EXERCISE: Beginning with the line that includes "sample: Activated Pmel", return every remaining line of the material exactly as it reads, but not the pictures.

DATA EXTRACT:
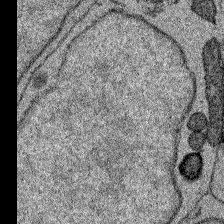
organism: Zebrafish
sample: Larval olfactory bulb
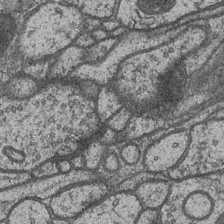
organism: Drosophila
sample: Optic medulla
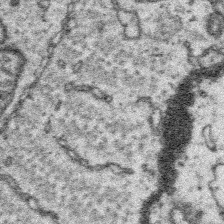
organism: Platynereis dumerilii
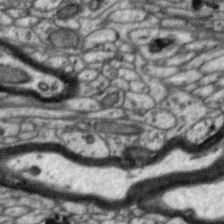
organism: Zebra finch
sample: Brain
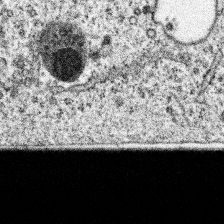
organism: Human
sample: HeLa cells
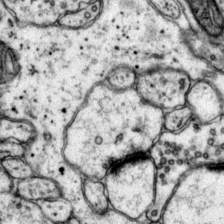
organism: Mouse
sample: Primary visual cortex
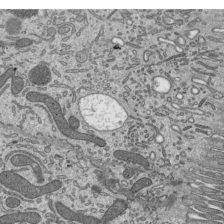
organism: Mouse
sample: Mouse epididymis efferent ductule cilia
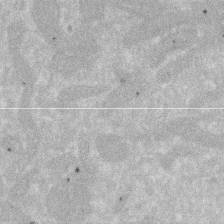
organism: Human
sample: HIV infected U937 cells
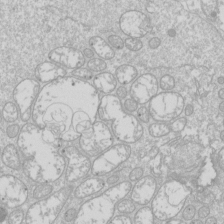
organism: Drosophila
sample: Cell division; meiosis; drosophila spermatocytes
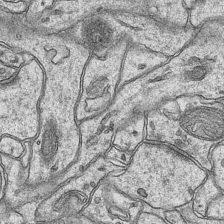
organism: Mouse
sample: CA1 Hippocampus
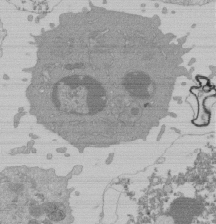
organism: Mouse
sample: Activated Pmel transgenic CD8+ T Cells
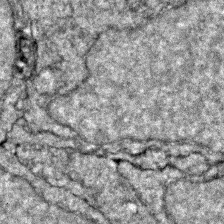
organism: Zebrafish
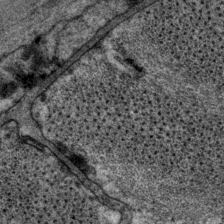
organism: P. pacificus
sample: Pharynx
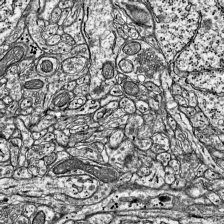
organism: Mouse
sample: Visual Cortex
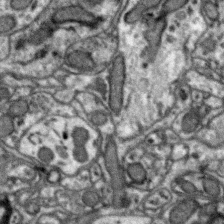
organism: Zebra finch
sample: Brain
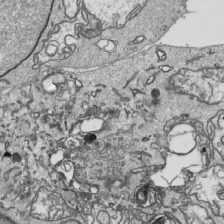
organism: Human
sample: Mitochondria in HCT116 cells
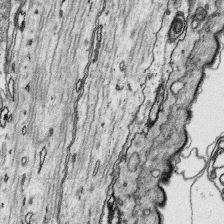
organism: Platynereis dumerilii
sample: Parapodia
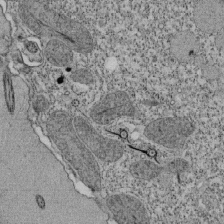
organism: Tetrahymena
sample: Cilia in tetrahymena
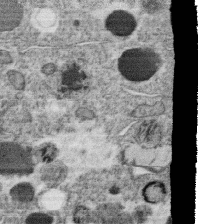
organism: C. elegans
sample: C. elegans oocyte; sperm cells
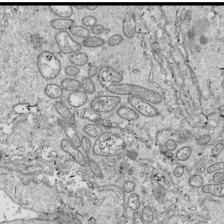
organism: Drosophila
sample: Cell division; meiosis; drosophila spermatocytes
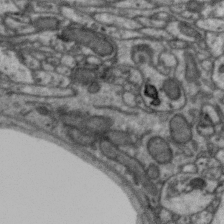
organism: Zebra finch
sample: Brain
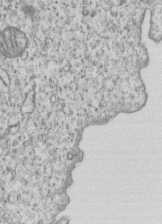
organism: Human
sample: MDA-MB-231 cells
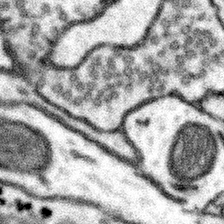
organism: Mouse
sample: Somatosensory cortex neuropil
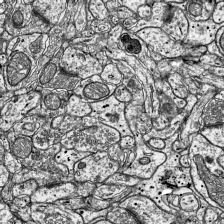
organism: Mouse
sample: Visual Cortex
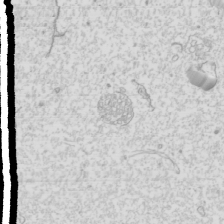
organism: Mouse
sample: Cilia; mouse epididymis

TASK SOLUTION:
sample: Activated Pmel transgenic CD8+ T Cells
organism: Zebrafish
organism: P. pacificus
sample: Pharynx
organism: Mouse
sample: Visual Cortex
organism: Zebra finch
sample: Brain
organism: Human
sample: Mitochondria in HCT116 cells
organism: Platynereis dumerilii
sample: Parapodia
organism: Tetrahymena
sample: Cilia in tetrahymena
organism: C. elegans
sample: C. elegans oocyte; sperm cells
organism: Drosophila
sample: Cell division; meiosis; drosophila spermatocytes
organism: Zebra finch
sample: Brain
organism: Human
sample: MDA-MB-231 cells
organism: Mouse
sample: Somatosensory cortex neuropil
organism: Mouse
sample: Visual Cortex
organism: Mouse
sample: Cilia; mouse epididymis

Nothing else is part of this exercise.